If you’ve got clients with annual allowance tax charges it pays to be ahead of the curve, not least because your clients may have less time to play with than they think. Martin Jones, technical manager at AJ Bell, highlights the key dates to put in your calendar, in particular with regard to Scheme Pays.
Pension Saving Statements
The first date on our timeline is 6th October. This is the deadline by which providers are required to send ‘pension saving statements’ to:
- members who have paid in more than the standard annual allowance of £40,000 and;
- members who have triggered the money purchase annual allowance and paid in more than £4,000
It might be this that’s prompted your client to get in touch.

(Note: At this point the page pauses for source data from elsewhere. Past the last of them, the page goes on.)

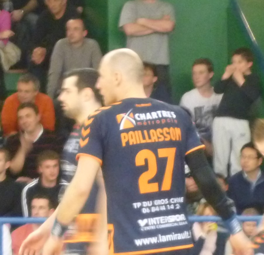 Emeric Paillasson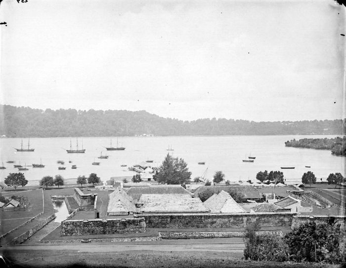 Negatief. Bovenaanzicht van Fort Nassau, Bandainaira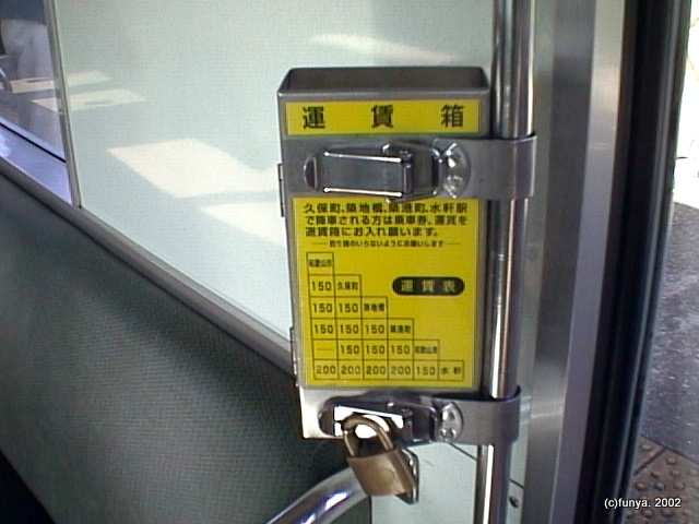 和歌山港線水軒健在末期のもの。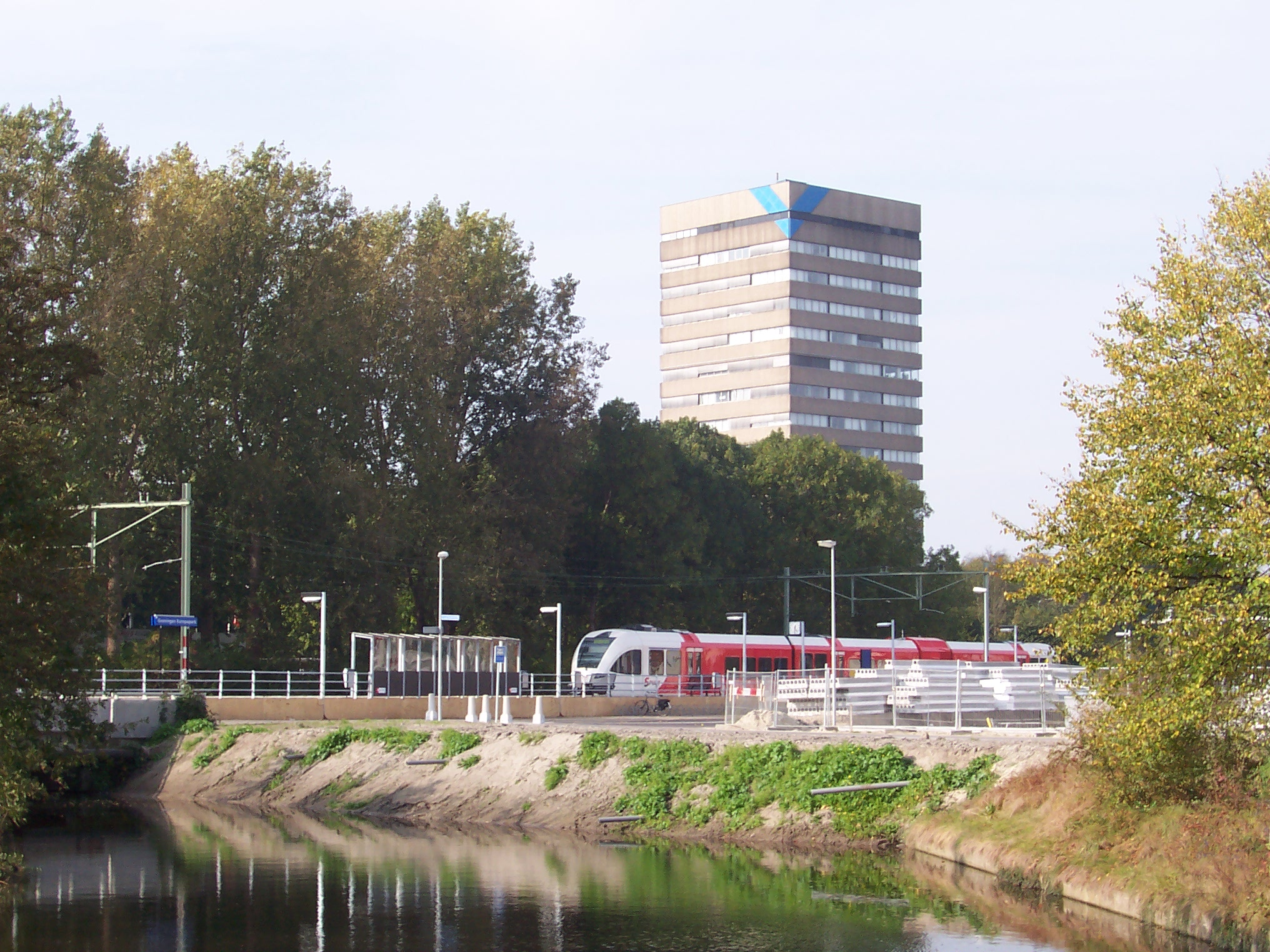 Groningen, Bahnhof Groningen Europapark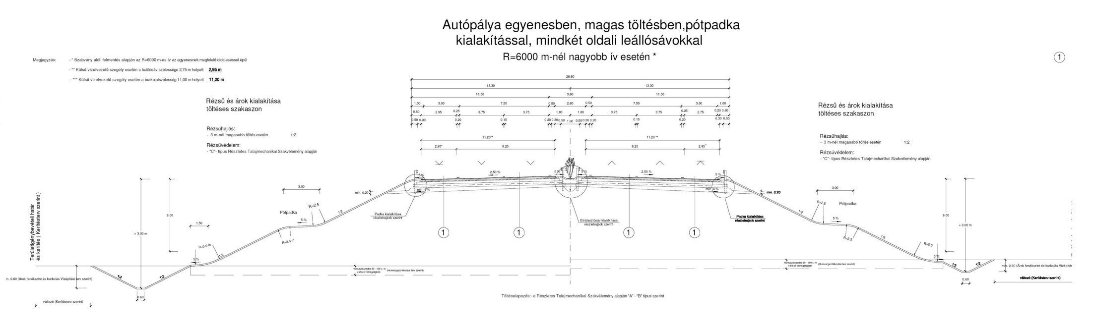 Magyar autópálya keresztmetszet méretek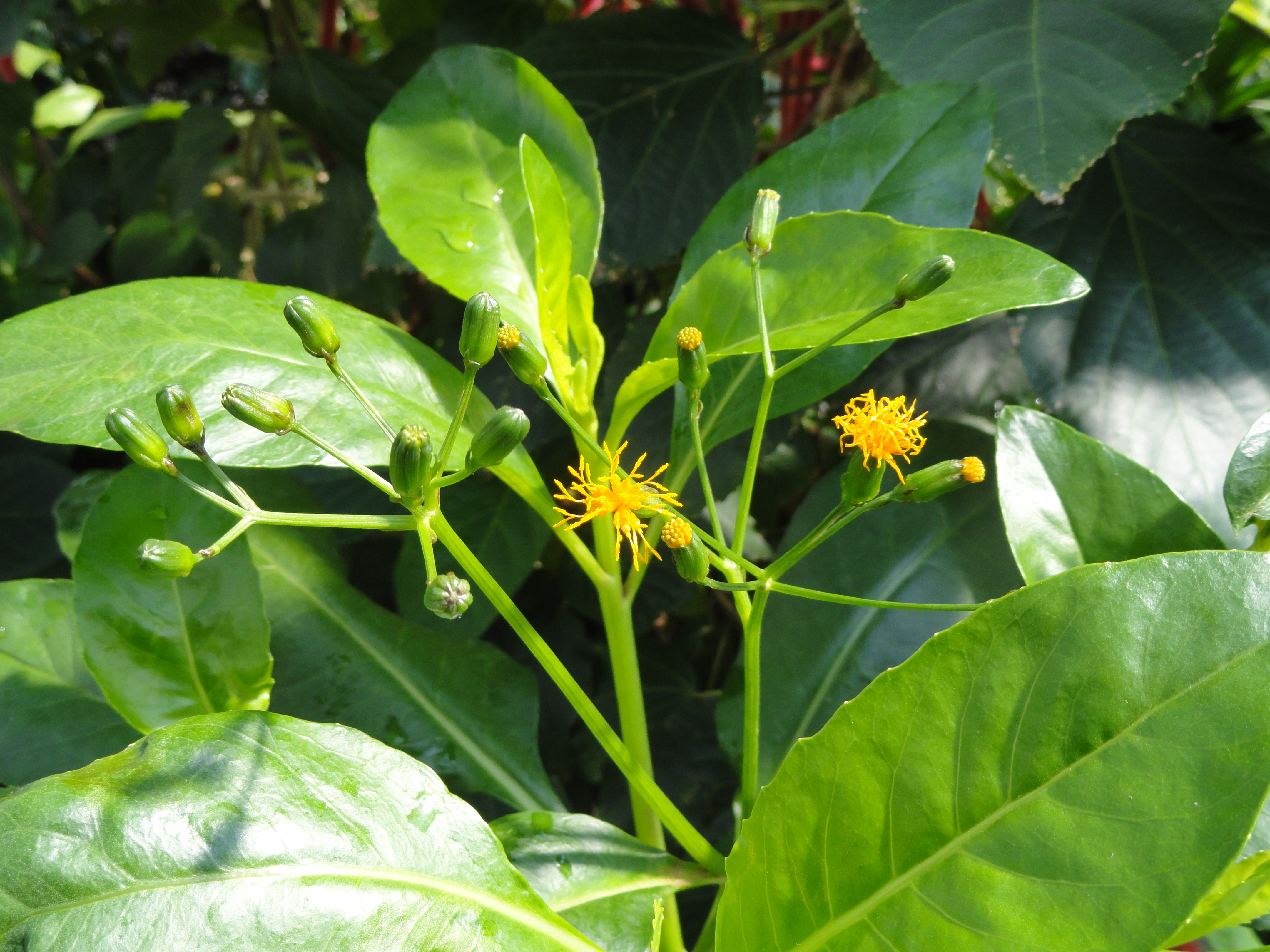 Gynura sechellensis specimen in the Botanischer Garten München-Nymphenburg, Munich, Germany.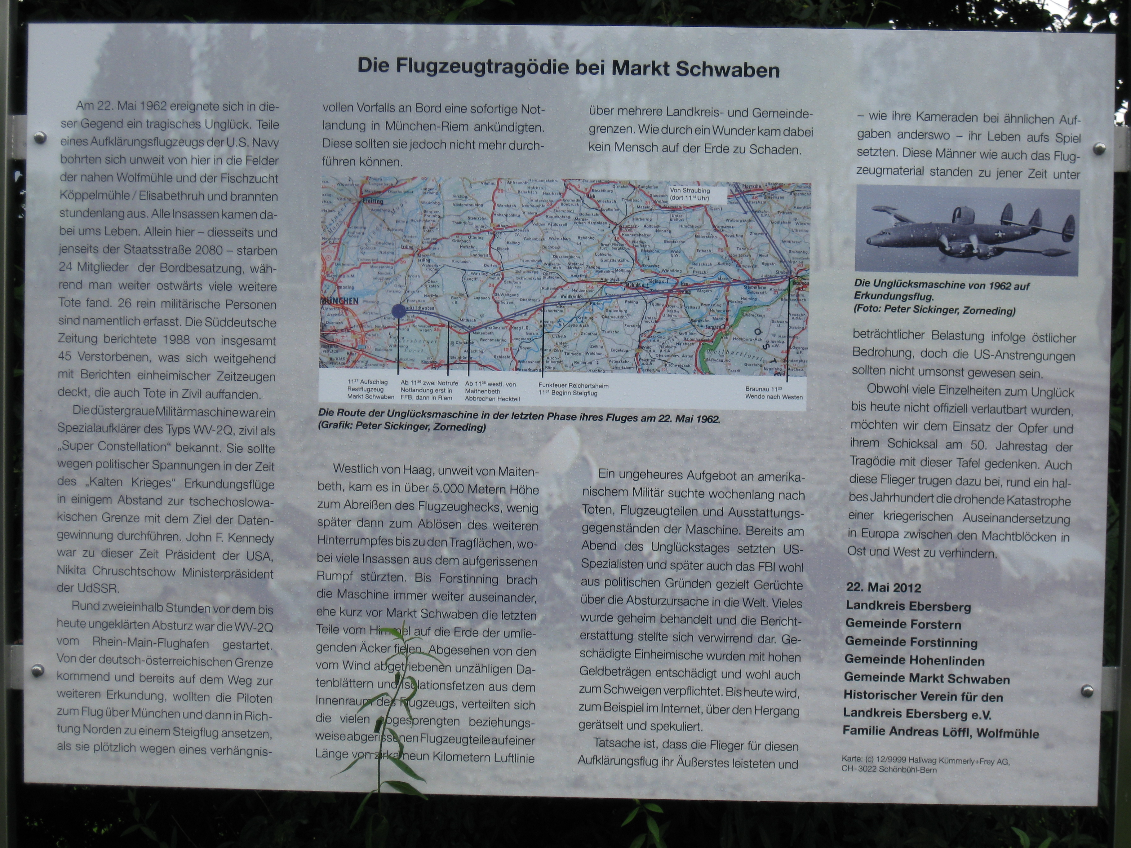 Wolfmühle b. Markt Schwaben, Informations- u. Gedenktafel an der Staatsstraße 2080 zum Absturz der LOCKHEED WV-2Q CONSTELLATION der US Navy am 22.05.1962.

You might also have clients who haven’t received one but still have a charge to settle. This could be because they’ve contributed more than the annual allowance across two or more pension schemes. Or they could be subject to a lower annual allowance thanks to the tapering rules.
Even if they haven’t received a statement, they still have a responsibility to be aware of what they’ve contributed (or accrued, if we’re talking Defined Benefit schemes) and to pay any charges.
Paying the charge
In terms of settling the charge, the client may have a choice. They can pay it via their self-assessment tax return, or they may be able to pay it from their pension scheme using Scheme Pays.
There are two types of Scheme Pays: compulsory and voluntary. Broadly speaking, if the client has paid in more than £40,000 to a pension scheme and incurred a charge of more than £2,000, they can use compulsory Scheme Pays to pay the charge from that scheme. Here, the scheme administrator becomes jointly liable for the charge.
If those conditions aren’t met – for example if they paid more than £40,000 across two schemes, or it is the tapered annual allowance or money purchase annual allowance that they have exceeded – the client remains solely liable, but they can use voluntary Scheme Pays, assuming the scheme allows it.
Either way, the client has to make a formal notification to the scheme administrator. They must also remember to include the tax charge on their tax return. The key point in terms of timing is that the two versions of Scheme Pays run on very different schedules.
Voluntary Scheme Pays
The scheme administrator reports and pays the annual allowance charge to HMRC via the Accounting for Tax (AFT) return. This is a quarterly return and runs on a specific schedule, with the filing dates as follows:
If a client is paying via voluntary Scheme Pays, they would need to submit the notification by 30th September to be fully assured of getting the tax charge paid on time. The scheme administrator would then pay it to HMRC by 14thNovember. Although note that some scheme administrators might have an earlier cut-off point.
If it’s the pension savings statement that’s prompted your client to look at this, they will already have missed this date. In which case, the next date is the Q4 end date of 31st December.
If the tax charge is included in the AFT for Q4, it has a chance of being paid by the self-assessment deadline of 31stJanuary. Again, this will depend on the administrator’s internal procedures – some might file the AFT in early January, some might file it close to the mid-February deadline.
The charge would at least be paid though, and the worst-case scenario is that the client incurs 14 days of late penalty charges (assuming HMRC wants to pursue it).
Perhaps the key point here, however, is that if a client were to submit the notification to the scheme administrator in January, it wouldn’t be unreasonable for them to think they’d got the charge settled in time.
That’s not the case given the scheme administrator has to work to the AFT timescales and the charge wouldn’t get paid potentially until 15th May. In the meantime, the client could be incurring several months of late payment charges.
Compulsory Scheme Pays
The timeline for compulsory Scheme Pays, however, is much more generous.
The client has until 31st July the following year to make the notification to the scheme. So, for a tax charge in the 2021/22 tax year, this would be 31st July 2023
Furthermore, the charge doesn’t need to be paid until the AFT return for the quarter ending 31st December. As it’s compulsory Scheme Pays, the client won’t incur any late payment penalties from HMRC.
The bottom line is that Scheme Pays is a really useful function that lots of clients benefit from. But, as with many pension processes, it pays to plan ahead.